De acuerdo a estadísticas propias, por lo cual tienen el valor que Ud. le quiera asignar, pero soy un seguidor de los informes de los institutos de geología de todo el mundo.

Debo decir que mi interés en el tema se lo debo al geólogo Juan Carlos Bertolini de Paraná quien despertó mi interés en la materia.

He seguido también con atención lo escrito por Gloria García Tovar sobre el tema de los volcanes, de la Universidad Autónoma de México y coinciden en señalar junto a Luis Rios de Rosario, todos ellos geólogos y geofísicos de nota que desde 1960 se ha empezado a notar un incremento de los volcanes que entran en actividad.

Actualmente se ha triplicado su número. Las megatoneladas de energía que expulsan son absorbidas por la atmósfera.

También la NASA de EEUU advirtieron que las rítmicas pulsaciones del centro fundido del planeta producen dilataciones y contracciones de la masa esférica. Con su corteza superficial provocando erupciones y terremotos. 300.000 terremotos anuales ha registrado el geofísico E.M. Fournier Arbe a cargo del Programa de Sismología y Geofísica en el Departamento de Ciencias Naturales de la UNESCO. Encargado anteriormente por ésta de largas misiones en México y en Pakistán. En este último país ha ayudado a instalar el Observatorio de Geofísica en la región de Quetta, singularmente expuesta a los terremotos (10/63).

Los geólogos del CONICET han determinado que las sierras de la provincia de Buenos Aires (Tandil y Ventana) están creciendo o se están elevando. Así lo han comprobado en muy completos estudios.

Por su lado, las fisuras de la corteza que atraviesa el lecho oceánico, hacen que se caliente el agua del océano a tal punto que modifica notablemente el clima atmosférico en distintas regiones. Además la radiación solar tiene notable influencia en la temperatura media que se viene incrementando desde 1710. Sigue la suma. El efecto invernadero de la contaminación provocada por la actividad humana. Si uno observa las resultantes de estas complejas actividades de la naturaleza, resulta que el comportamiento del clima toma las características de una onda completa sinusoidal cada mil años.

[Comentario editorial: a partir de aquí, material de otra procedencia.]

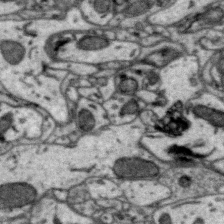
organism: Zebra finch
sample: Brain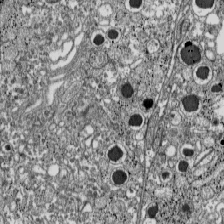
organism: C57BL Mouse
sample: Pancreatic islet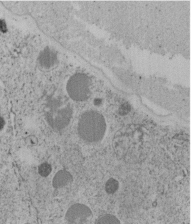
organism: C. elegans
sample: C. elegans embryo early stage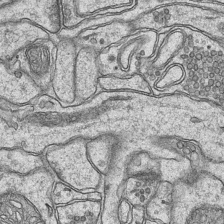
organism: Mouse
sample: CA1 Hippocampus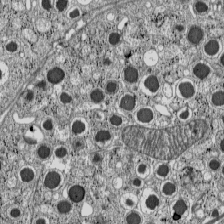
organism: C57BL Mouse
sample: Pancreatic islet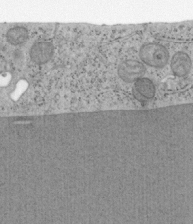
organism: Human
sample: HeLa cells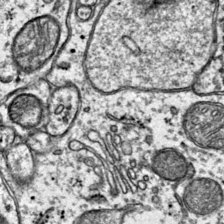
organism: Mouse
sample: Primary visual cortex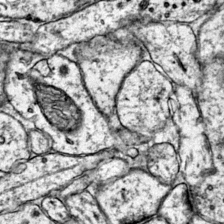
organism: Mouse
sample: Primary visual cortex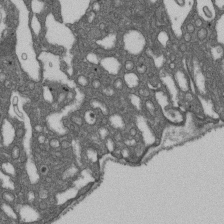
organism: Drosophila
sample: Nephrocyte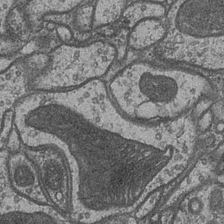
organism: Drosophila
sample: Optic medulla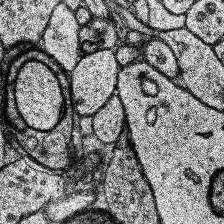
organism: Human
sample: Temporal Lobe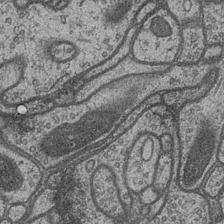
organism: Drosophila
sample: Optic medulla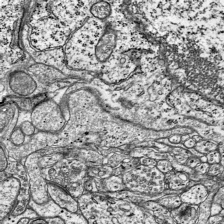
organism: Mouse
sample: Visual Cortex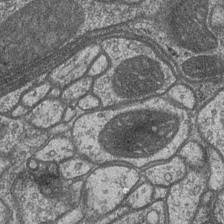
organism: Drosophila
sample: Optic medulla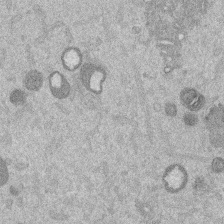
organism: Mouse
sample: Dividing mouse embryo 1 cell stage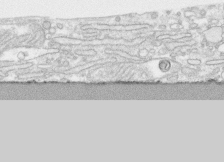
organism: Human
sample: CRL-1474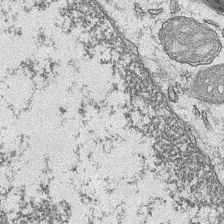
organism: Mouse
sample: CA1 Hippocampus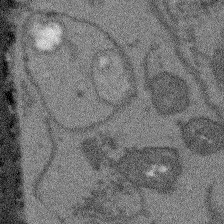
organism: Arabidopsis thaliana
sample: Root tip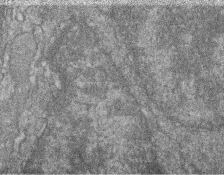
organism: Zebrafish
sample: Cilia; retinal pigment epithelium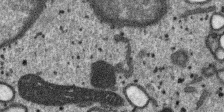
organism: Human
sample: Lung epithelial cells infected with SARS-CoV-2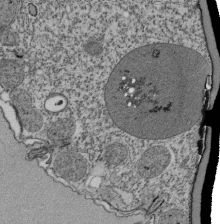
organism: Tetrahymena
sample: Cilia in tetrahymena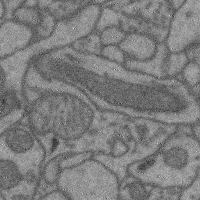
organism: Mouse
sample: Cerebral cortex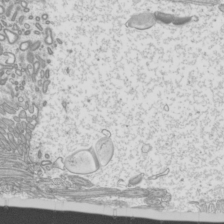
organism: Mouse
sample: Cilia; mouse epididymis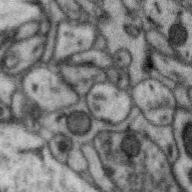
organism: Zebra finch
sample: Brain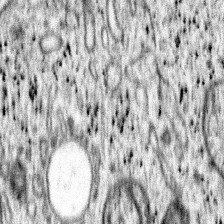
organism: Human
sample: HeLa cells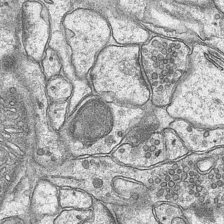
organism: Mouse
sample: CA1 Hippocampus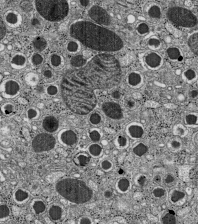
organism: C57BL Mouse
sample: Pancreatic islet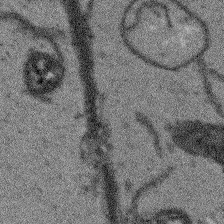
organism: Arabidopsis thaliana
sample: Root tip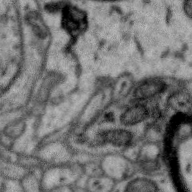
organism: Zebra finch
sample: Brain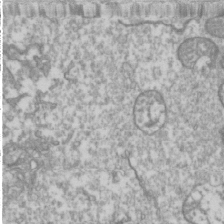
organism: Drosophila
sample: Cell division; meiosis; drosophila spermatocytes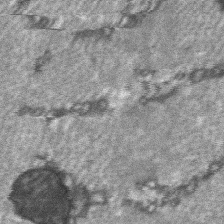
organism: C57BL Mouse
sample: Soleus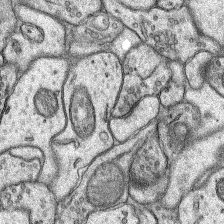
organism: Rat
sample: Hippocampus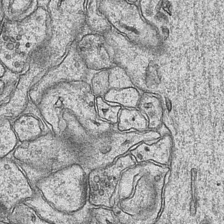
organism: Mouse
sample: CA1 Hippocampus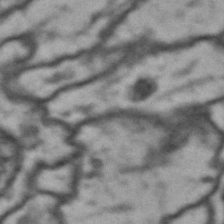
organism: Drosophila
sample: Brain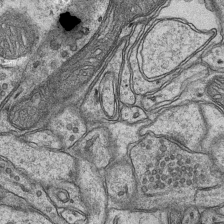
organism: Mouse
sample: CA1 Hippocampus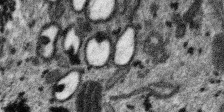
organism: Human
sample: Lung epithelial cells infected with SARS-CoV-2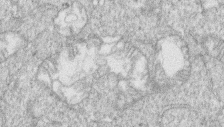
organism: Human
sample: HeLa cell HIV synapse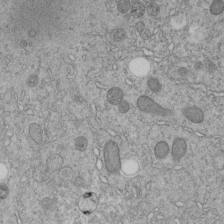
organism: C. elegans
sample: C. elegans embryo early stage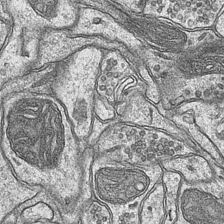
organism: Mouse
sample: CA1 Hippocampus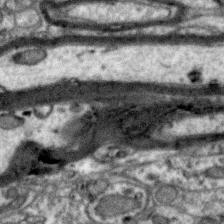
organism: Zebra finch
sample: Brain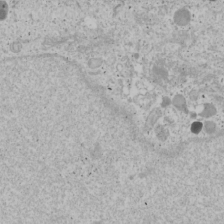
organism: Human
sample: Mitochondria in U2OS cells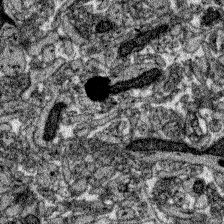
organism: Zebrafish
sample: Larval olfactory bulb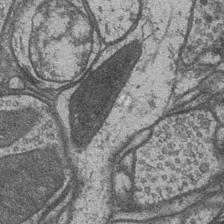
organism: Drosophila
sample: Optic medulla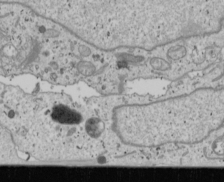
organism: Human
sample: Mitochondria in U2OS cells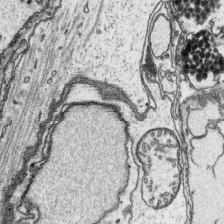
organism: Platynereis dumerilii
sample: Parapodia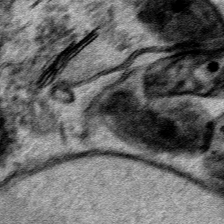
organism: Human
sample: Mitochondria in HCT116 cells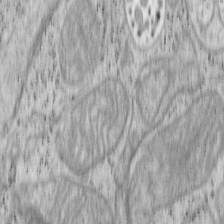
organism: Human
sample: HeLa cells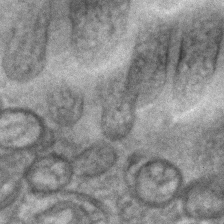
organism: C. elegans
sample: C. elegans embryo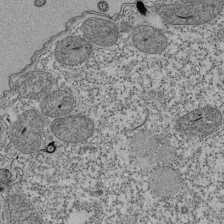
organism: Tetrahymena
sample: Cilia in tetrahymena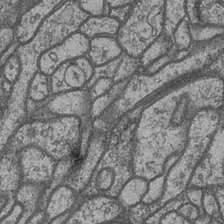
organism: Drosophila
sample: Optic medulla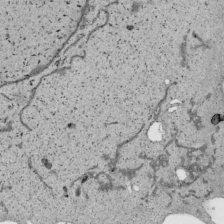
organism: Human
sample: Mitochondria in HCT116 cells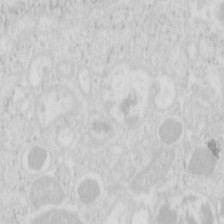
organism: Mouse
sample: Pancreas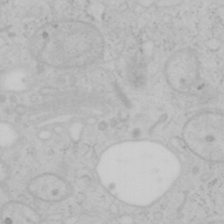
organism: Mouse
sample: OT-I killer T cells with ID8 ovarian cancer cells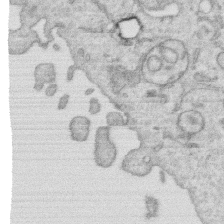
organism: Human
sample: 1205lu cells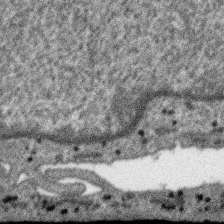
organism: Human
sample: Lung epithelial cells infected with SARS-CoV-2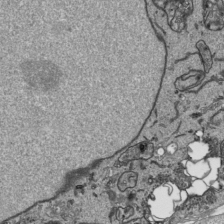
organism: Human
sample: Mitochondria in HCT116 cells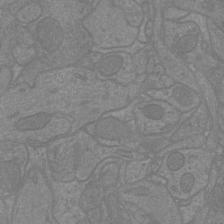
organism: Mouse
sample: Cortical neurons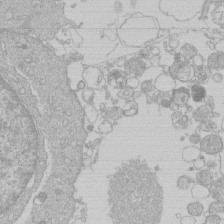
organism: Human
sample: Macrophage cells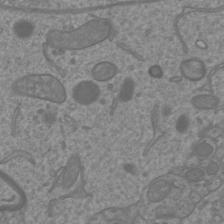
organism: Mouse
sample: Cortical neurons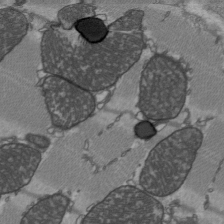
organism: C57BL Mouse
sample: Heart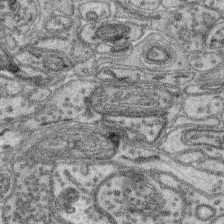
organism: Mouse
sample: Retina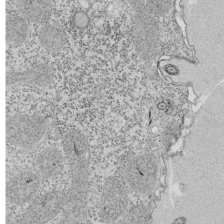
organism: Tetrahymena
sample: Cilia in tetrahymena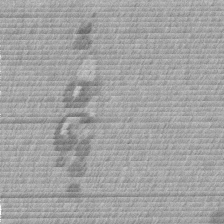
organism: Mouse
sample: Dividing mouse embryo 1 cell stage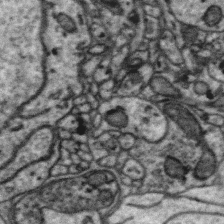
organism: Zebra finch
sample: Brain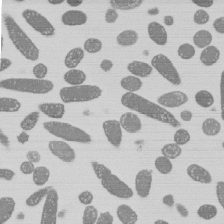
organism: E. coli
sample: Bacterial nucleoid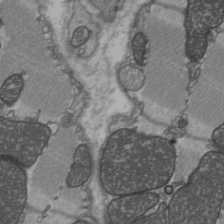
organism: C57BL Mouse
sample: Heart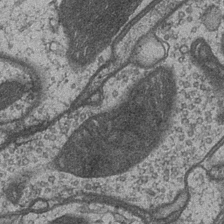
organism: Drosophila
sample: Optic medulla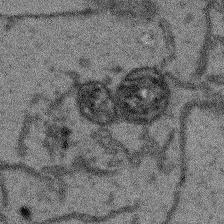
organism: Arabidopsis thaliana
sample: Root tip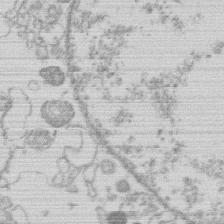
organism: Human
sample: Macrophage cells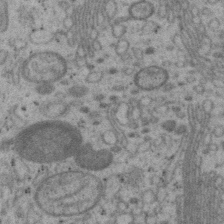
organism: Human
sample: HeLa cells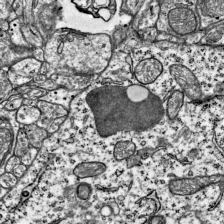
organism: Mouse
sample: Visual Cortex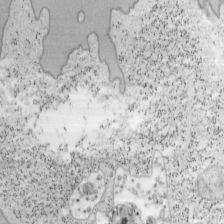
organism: Mouse
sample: OT-I killer T cells with ID8 ovarian cancer cells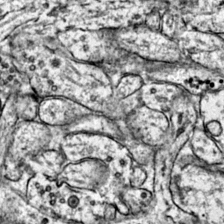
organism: Mouse
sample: Primary visual cortex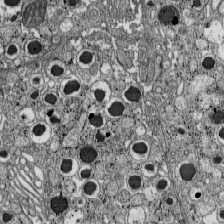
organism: C57BL Mouse
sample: Pancreatic islet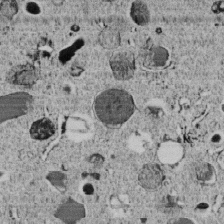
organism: C. elegans
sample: C. elegans embryo early stage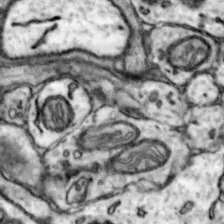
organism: Mouse
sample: Nucleus accumbens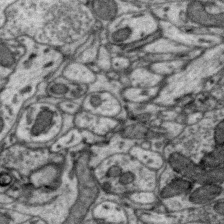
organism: Zebra finch
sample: Brain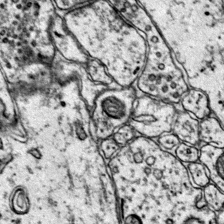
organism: Mouse
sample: Primary visual cortex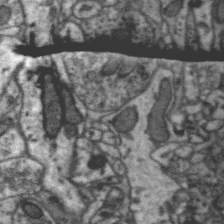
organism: Zebra finch
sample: Brain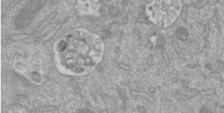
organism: Mouse
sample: ED-1 cell nuclei; centrioles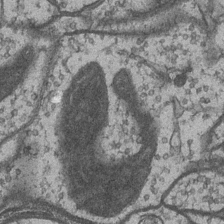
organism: Drosophila
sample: Optic medulla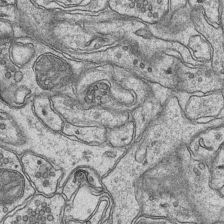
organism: Mouse
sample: CA1 Hippocampus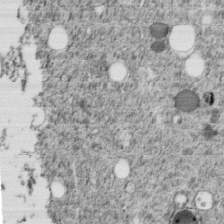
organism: C. elegans
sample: C. elegans embryo early stage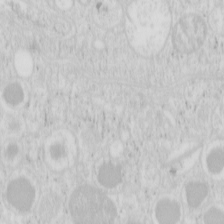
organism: Mouse
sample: Pancreas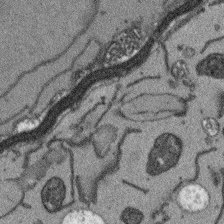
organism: Arabidopsis thaliana
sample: Root tip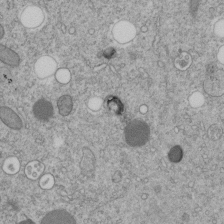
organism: C. elegans
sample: C. elegans embryo early stage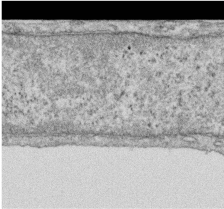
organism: Human
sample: Centriole in RPE cells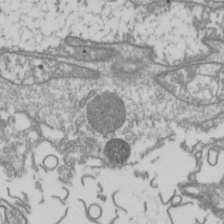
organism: Drosophila
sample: Cell division; meiosis; drosophila spermatocytes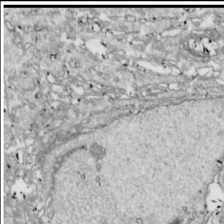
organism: Drosophila
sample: Cell division; meiosis; drosophila spermatocytes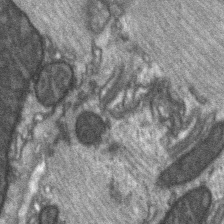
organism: C57BL Mouse
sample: Soleus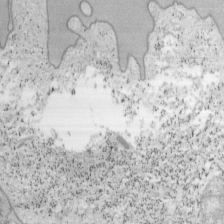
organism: Mouse
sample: OT-I killer T cells with ID8 ovarian cancer cells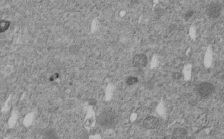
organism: C. elegans
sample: C. elegans embryo early stage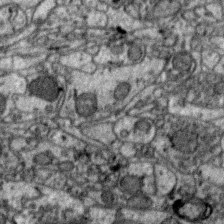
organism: Zebra finch
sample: Brain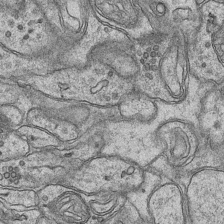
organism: Mouse
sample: CA1 Hippocampus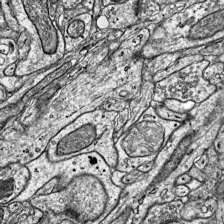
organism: Mouse
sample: Visual Cortex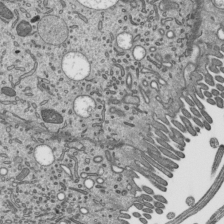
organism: Mouse
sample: Mouse epididymis efferent ductule cilia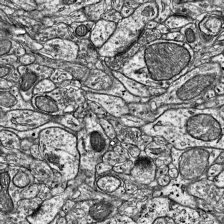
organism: Mouse
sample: Visual Cortex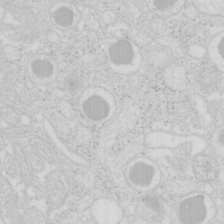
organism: Mouse
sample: Pancreas

Si verificamos en que punto de curvatura de la variante de la onda nos hallamos, vemos que desde 1850 subimos rumbo al período de calor que comenzaría en 2100.

Por lo tanto debemos entender que hay que preparar el territorio en el que han de vivir nuestros descendientes como sugiere Thomas Casadevall.

Hay que construir canales de desagüe para las llanuras que van a inundarse y la red de provisión de agua potable que va a faltar.

En tiempos no muy lejanos, los humanos que habitaban las bajas llanuras, que hoy se inundan, no construían allí viviendas sólidas ni permanentes, sino de tipo lacustre. Solo lo hacían en zonas elevadas y montañosas y ellos sabían por experiencia propia.

Como ven, no hay nada que no tenga algo de interés y sería deseable ir tomando nota del comportamiento futuro de nuestro espacio, si no por nosotros, por nuestros descendientes que deberán lidiar con un mundo bastante más hostil que ahora.